Records from a collection
**********

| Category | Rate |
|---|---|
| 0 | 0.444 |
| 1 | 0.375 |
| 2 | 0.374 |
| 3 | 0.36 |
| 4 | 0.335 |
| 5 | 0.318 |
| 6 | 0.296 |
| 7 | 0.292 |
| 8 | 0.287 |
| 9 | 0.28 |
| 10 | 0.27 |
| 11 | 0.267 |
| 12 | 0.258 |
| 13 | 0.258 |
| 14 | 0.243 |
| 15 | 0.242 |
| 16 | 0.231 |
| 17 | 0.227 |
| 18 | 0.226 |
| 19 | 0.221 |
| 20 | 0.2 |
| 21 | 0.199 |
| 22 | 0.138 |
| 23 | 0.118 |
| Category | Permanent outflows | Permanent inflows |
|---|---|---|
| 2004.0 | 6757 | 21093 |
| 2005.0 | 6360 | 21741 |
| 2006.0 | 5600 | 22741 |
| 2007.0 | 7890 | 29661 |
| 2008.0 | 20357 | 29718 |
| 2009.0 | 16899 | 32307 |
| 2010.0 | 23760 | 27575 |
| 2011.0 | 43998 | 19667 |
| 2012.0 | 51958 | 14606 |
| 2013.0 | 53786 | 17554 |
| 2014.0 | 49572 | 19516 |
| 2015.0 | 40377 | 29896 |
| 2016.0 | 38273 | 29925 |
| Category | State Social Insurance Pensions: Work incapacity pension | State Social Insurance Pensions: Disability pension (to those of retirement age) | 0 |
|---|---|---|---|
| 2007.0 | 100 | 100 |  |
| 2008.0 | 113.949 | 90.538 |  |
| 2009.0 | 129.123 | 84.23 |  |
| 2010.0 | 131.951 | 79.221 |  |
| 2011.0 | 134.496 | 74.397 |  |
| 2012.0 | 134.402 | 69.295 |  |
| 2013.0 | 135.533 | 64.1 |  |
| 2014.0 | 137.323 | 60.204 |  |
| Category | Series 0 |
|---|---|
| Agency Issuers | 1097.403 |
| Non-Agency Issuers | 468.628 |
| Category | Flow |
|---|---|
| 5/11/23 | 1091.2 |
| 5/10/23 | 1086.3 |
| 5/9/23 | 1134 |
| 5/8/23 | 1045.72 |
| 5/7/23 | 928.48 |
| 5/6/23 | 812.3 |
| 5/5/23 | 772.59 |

**********

TASK GOAL
Word for word, repeat the records above.

ANSWER TO THIS EXERCISE
| Category | Rate |
|---|---|
| 0 | 0.444 |
| 1 | 0.375 |
| 2 | 0.374 |
| 3 | 0.36 |
| 4 | 0.335 |
| 5 | 0.318 |
| 6 | 0.296 |
| 7 | 0.292 |
| 8 | 0.287 |
| 9 | 0.28 |
| 10 | 0.27 |
| 11 | 0.267 |
| 12 | 0.258 |
| 13 | 0.258 |
| 14 | 0.243 |
| 15 | 0.242 |
| 16 | 0.231 |
| 17 | 0.227 |
| 18 | 0.226 |
| 19 | 0.221 |
| 20 | 0.2 |
| 21 | 0.199 |
| 22 | 0.138 |
| 23 | 0.118 |
| Category | Permanent outflows | Permanent inflows |
|---|---|---|
| 2004.0 | 6757 | 21093 |
| 2005.0 | 6360 | 21741 |
| 2006.0 | 5600 | 22741 |
| 2007.0 | 7890 | 29661 |
| 2008.0 | 20357 | 29718 |
| 2009.0 | 16899 | 32307 |
| 2010.0 | 23760 | 27575 |
| 2011.0 | 43998 | 19667 |
| 2012.0 | 51958 | 14606 |
| 2013.0 | 53786 | 17554 |
| 2014.0 | 49572 | 19516 |
| 2015.0 | 40377 | 29896 |
| 2016.0 | 38273 | 29925 |
| Category | State Social Insurance Pensions: Work incapacity pension | State Social Insurance Pensions: Disability pension (to those of retirement age) | 0 |
|---|---|---|---|
| 2007.0 | 100 | 100 |  |
| 2008.0 | 113.949 | 90.538 |  |
| 2009.0 | 129.123 | 84.23 |  |
| 2010.0 | 131.951 | 79.221 |  |
| 2011.0 | 134.496 | 74.397 |  |
| 2012.0 | 134.402 | 69.295 |  |
| 2013.0 | 135.533 | 64.1 |  |
| 2014.0 | 137.323 | 60.204 |  |
| Category | Series 0 |
|---|---|
| Agency Issuers | 1097.403 |
| Non-Agency Issuers | 468.628 |
| Category | Flow |
|---|---|
| 5/11/23 | 1091.2 |
| 5/10/23 | 1086.3 |
| 5/9/23 | 1134 |
| 5/8/23 | 1045.72 |
| 5/7/23 | 928.48 |
| 5/6/23 | 812.3 |
| 5/5/23 | 772.59 |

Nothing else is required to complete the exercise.